Los cortos de los Lumiére, entre ellos: El sombrero cómico, Los Campos Elíseos en París, Bañadores en el mar, Llegada del tren, La pesca del bebé, impactan al presidente Díaz quien pronto se hace filmar en sus paseos a caballo o en los jardines de su residencia en Chapultepec. Ello propicia que la estancia de los enviados franceses en México se extienda y menos de tres meses más tarde, en noviembre de 1896, Don Manuel Cuesta Gallardo dueño de la Hacienda de Atequiza en Jalisco y su buen amigo Lorenzo Elizaga a quien apodaban El Chato, hombre de campo y concuño del Presidente Porfirio Díaz, deciden invitar a Veyre y Bon Bernard a Atequiza para ser testigos con sus cámaras, de la vida cotidiana en la Hacienda.

Los enviados de los Lumière filman ahí ocho vistas cinematográficas con las que capturan por vez primera a los charros mexicanos de aquel momento y varios de sus lances, suertes y pasatiempos, inmortalizando por vez primera en la pantalla a la charrería mexicana y el folclor campirano con jaripeos tradicionales, lazamiento de caballos, peleas de gallos, la doma de un caballo salvaje, o la manera en que un grupo de peones arrea el ganado.

Hermanos Lumiére
Louis y Auguste Lumière

Por cierto, el 5 de agosto de 1896; un día antes del encuentro de Veyre y Von Bernard con el presidente Díaz, el periódico El Nacional, anunciaba la próxima exhibición de ese nuevo aparato denominado Cinematógrafo Lumiére.

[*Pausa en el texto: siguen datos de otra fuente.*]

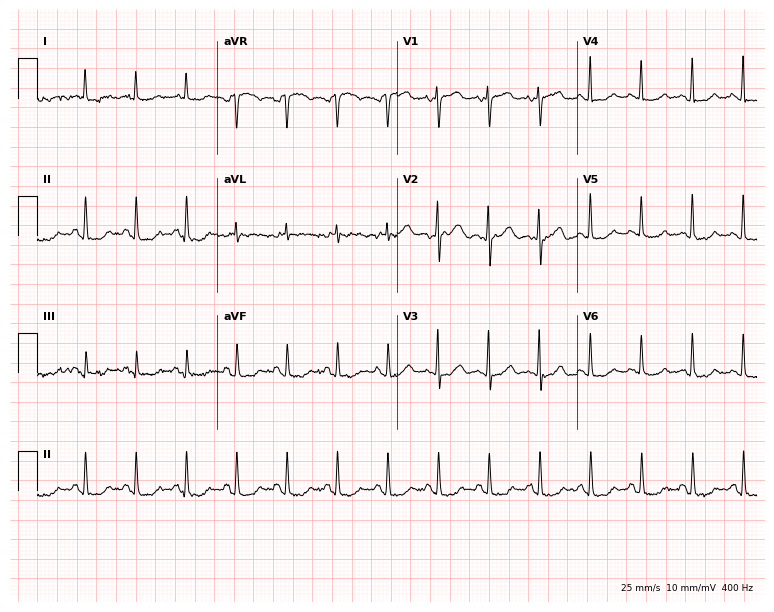
Resting 12-lead electrocardiogram. Patient: an 85-year-old woman. The tracing shows sinus tachycardia (a sinus rate of 100 beats per minute or more).

Otra nota, agregaba, que la primera función pública, luego de aquella exclusiva para el presidente Díaz y sus invitados, sería sólo para reporteros y la comunidad científica. Así, tal exhibición se lleva a cabo el día 14 de ese mes de agosto, en el entresuelo de la Droguería Plateros, ubicada en Plateros No.9 (hoy la calle de Francisco I. Madero en el Centro Histórico). De esa forma, el cine llegaba a nuestro país. En breve, se ofrecen dos tandas diarias amenizadas por el Cuarteto Tovar; la entrada costaba 25 centavos con derecho de asiento y 15 centavos en gradas, y los programas, alternaban los cortos que los Lumiére y sus enviados filmaran en París y otros lugares del mundo, con las cintas locales: Un norte en Veracruz, Un Duelo a muerte a pistola en Chapultepec y tópicos similares, hasta que Salvador Toscano realiza una versión corta de Don Juan Tenorio, al tiempo que inauguraba en 1898, la primera sala pública de exhibición en nuestro país, instalada en las calles de Jesús María.

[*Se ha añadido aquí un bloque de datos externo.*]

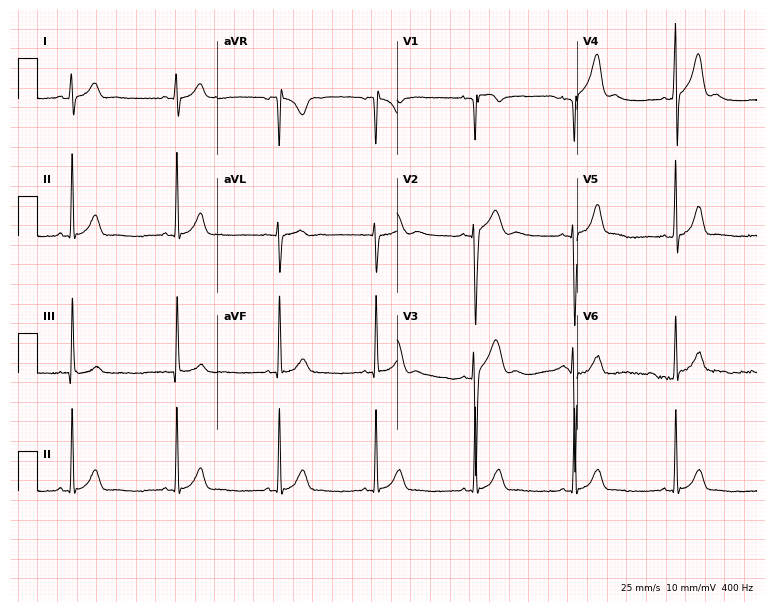
ECG — a 17-year-old man. Screened for six findings — first-degree AV block, right bundle branch block (RBBB), left bundle branch block (LBBB), sinus bradycardia, atrial fibrillation (AF), sinus tachycardia — none is recorded.

De esa manera, Toscano empieza a expandir esa nueva diversión popular que provenía de un invento científico. Así, en tanto que abría el Salón Rojo en la calle de Cinco de mayo y realizaba funciones en ciudades como Chihuahua, San Luis Potosí, Guadalajara y pueblos cercanos, otros seguían su ejemplo, como los Moulinié, hermanos franceses que sorprendían con su Palacio Encantado en 1904, la sala más elegante de su tiempo, quienes, en sociedad con la fábrica El Buen Tono, instalaban las primeras pantallas al aire libre en las plazoletas. El cine, al igual que el descontento social, se propagaba como reguero de pólvora. En paralelo a las escaramuzas revolucionarias de los llamados alzados, que aparecían por todos los puntos del país, asimismo, llegaban hasta los más apartados rincones, las imágenes cinematográficas, cines establecidos y cines errantes, que empezaban a cambiar la mentalidad y la fisonomía de pueblos y ciudades, creando a su vez, los primeros mitos. Esa es la historia de él porqué, se celebra el Día del cine mexicano en estas fechas.